Updated: April 20, 2026
13 min read

Table of Contents

I’ve wrestled with internal conflict in my own drafts more times than I can count. The tricky part isn’t coming up with “feelings.” It’s making those feelings visible—on the page, in the choices, in the way a character reacts when nobody’s watching. If your reader can’t feel the pressure building inside them, the scene can start to read like a summary instead of a lived experience.

So here’s what I do when I’m revising: I stop trying to explain the conflict and start building it into the character’s goals, their body language, their dialogue, and the moment they finally have to choose. The result?

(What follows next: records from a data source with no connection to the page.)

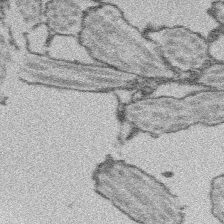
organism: Platynereis dumerilii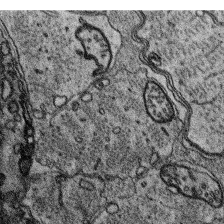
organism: Platynereis dumerilii
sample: Parapodia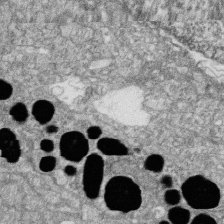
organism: Zebrafish
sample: Cilia; retinal pigment epithelium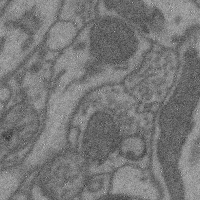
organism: Mouse
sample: Cerebral cortex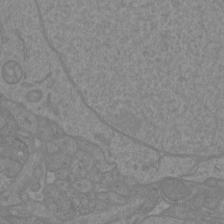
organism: Mouse
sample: Cortical neurons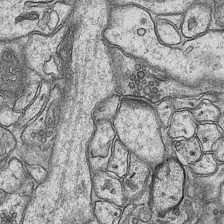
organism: Mouse
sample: CA1 Hippocampus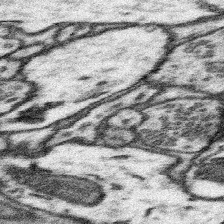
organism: Mouse
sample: Somatosensory cortex neuropil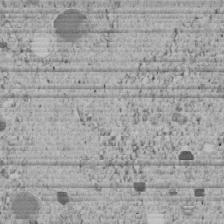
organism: C. elegans
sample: C. elegans embryo early stage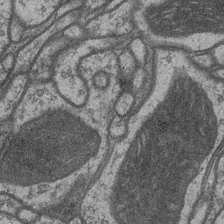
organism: Drosophila
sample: Optic medulla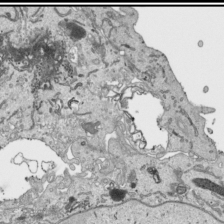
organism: Human
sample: Mitochondria in HCT116 cells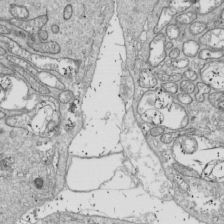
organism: Drosophila
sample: Cell division; meiosis; drosophila spermatocytes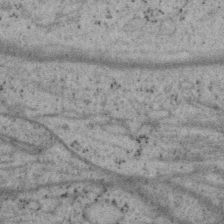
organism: Human
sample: HeLa cells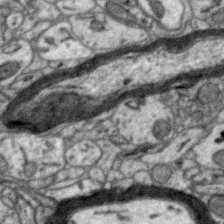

Internal conflict that’s not just believable—it’s emotionally specific and story-driving.

Below are 7 clear steps I use to write internal conflict effectively, plus a couple mini-scenes showing what “weak” internal conflict looks like versus what “strong” internal conflict looks like once it’s been rewritten.

Key Takeaways

  • Link the conflict to a core want. If your character wants freedom, their fear shouldn’t be random. Use a one-line “Want vs. Fear” sentence to keep everything tight.
  • Turn feelings into consequences. Stakes aren’t just “something bad might happen.” Write a specific outcome that directly affects their internal belief (e.g., “If I fail, I prove I’m unlovable”).
  • Force a real choice. Don’t let the dilemma be vague. Give them two options they both believe are dangerous—then make them hesitate.
  • Let behavior contradict dialogue. A character can say, “I’m fine,” while their hands shake, their pacing speeds up, and their eyes won’t hold contact.
  • Externalize through scene pressure. Make the internal fight happen during actions (waiting, hiding, negotiating), not only in thoughts.
  • Make growth measurable. Write one before-and-after trait (what they do differently by the end). Closure comes from change, not from relief.
  • Revise with a “clarity test.” After drafting a scene, ask: could a reader summarize the internal conflict in one sentence? If not, you need more specificity.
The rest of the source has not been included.